2.2.1. The Generator Structure of the LRGAN Model

The generator structure in the LRGAN model is shown in Figure 6.

2.2.2. Generator Activation Functions

In the backpropagation process of neural networks, division is required to compute the derivative of the activation function in order to obtain the error gradients. This can result in high computational complexity and is prone to the vanishing gradient problem. The sigmoid function, when used in deep neural networks during backpropagation, exhibits a low rate of change in the saturated region, causing its derivative to approach zero. As a result, this can lead to the loss of information during propagation, resulting in information saturation, which hinders normal training of deep networks. Therefore, in the output layer of the generator, this paper abandons the sigmoid activation function with a Lipschitz constant of 1/4 and instead opts for the tanh activation function with a Lipschitz constant of 1 to better control the output range of the generator and avoid information saturation. The expression of the tanh function is shown in Equation (20), and the function curve is depicted in Figure 7.
tanh x = sinh x cosh x = e x e x e x + e x
As shown in Figure 7, the Tanh function is centrally symmetric with a mean of 0, and it can map a 0–1 Gaussian distribution to values near 0, maintaining the zero mean property. Additionally, because it has both positive and negative values, it allows for faster discrimination of inputs from the previous layer. This leads to faster convergence and helps mitigate the issue of high computational complexity caused by backpropagation.
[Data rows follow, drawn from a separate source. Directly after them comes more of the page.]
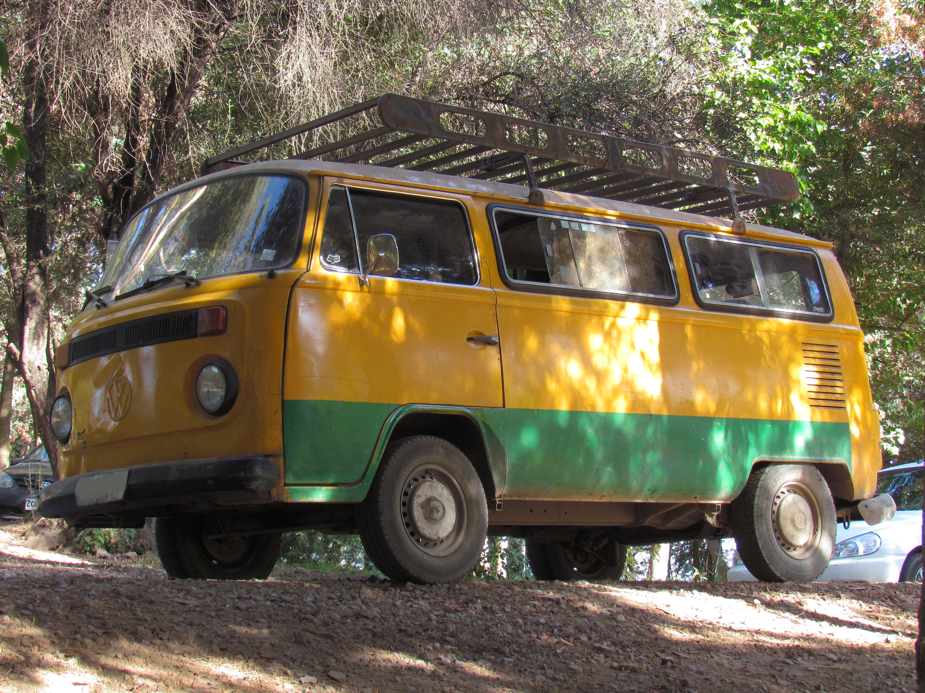 brazilian T2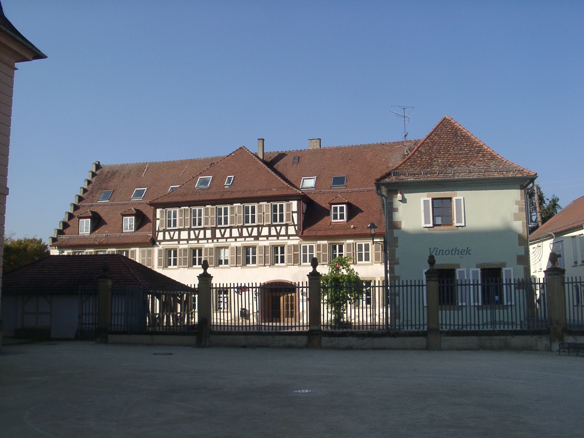 Bönnigheim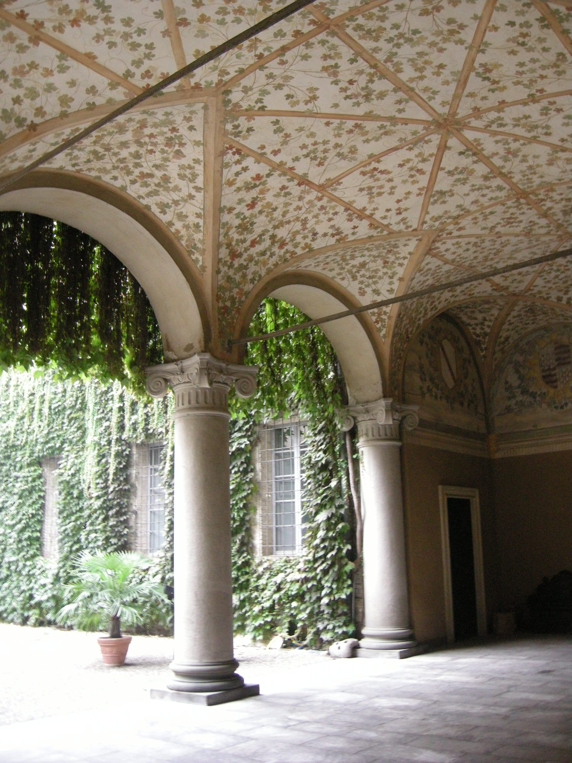 Soragna, rocca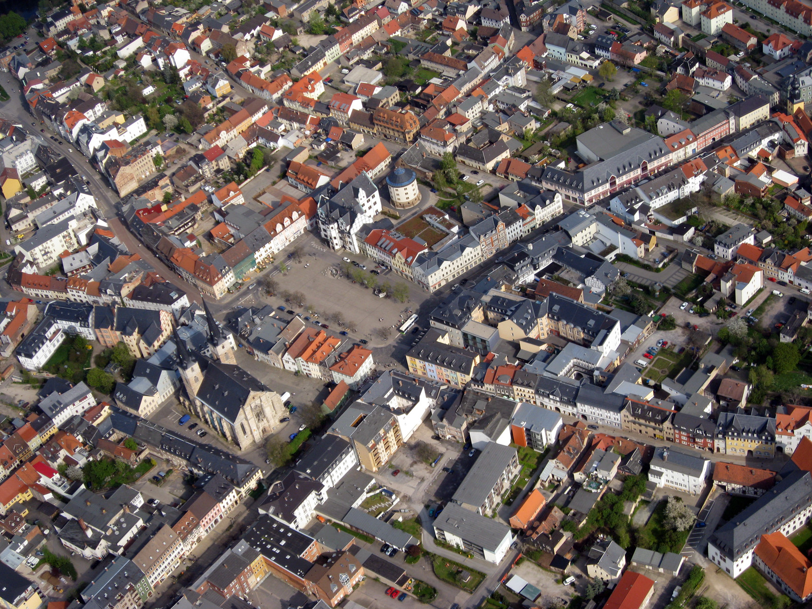 Luftbild Marktplatz Saalfeld/Saale

It reduces the computational overhead in multi-layer networks, making it more suitable for the generator’s requirement of multi-layer network backpropagation.

2.2.3. Nine-Layer Residual Network

To prevent the model from collapsing due to the accumulation of network layers, this paper introduces a residual module into the generator, with the number of residual network layers set to nine. The last layer uses a tanh activation function, while the other layers use the ReLU activation function. With this nine-layer residual network design, the module can avoid introducing additional computational complexity or increasing the risk of overfitting when expanding the network’s depth and width. At the same time, the residual connections ensure the continuity and effectiveness of deep features, allowing information to flow freely without the need for complex nonlinear transformations. The structure of the nine-layer residual generator is shown in Table 1.
In the generator, the residual block allows the neural network to skip one or more layers without adding extra parameters or increasing computational complexity. The residual module increases the network’s depth, enhancing its expressive power, while effectively preventing overfitting and addressing training instability caused by gradient explosion.

3. Experimental Process

3.1. Data Preparation and Experimental Procedures

The industrial camera used in the experiment is the MV-CA004-10UC advanced area scan camera from Hikrobot. The camera uses the Song IM287CMOS chip, and the soldering site is shown in Figure 8.
During the weld seam tracking process, 36 video sets were captured. Due to the high similarity between consecutive frames, one image was selected every 20 frames when capturing images from the video. In total, 2513 laser welding stripe images of 1280 × 700 size were obtained. Although the similarity of noise such as arcs and spatter within the same welding path is low, the similarity of the laser stripes remains high. Therefore, after manually reviewing the 2513 welding seam images, 1468 images with lower similarity were selected for the dataset, as shown in Figure 9.
To validate the effectiveness of the proposed model, an experimental process was designed as shown in Figure 10.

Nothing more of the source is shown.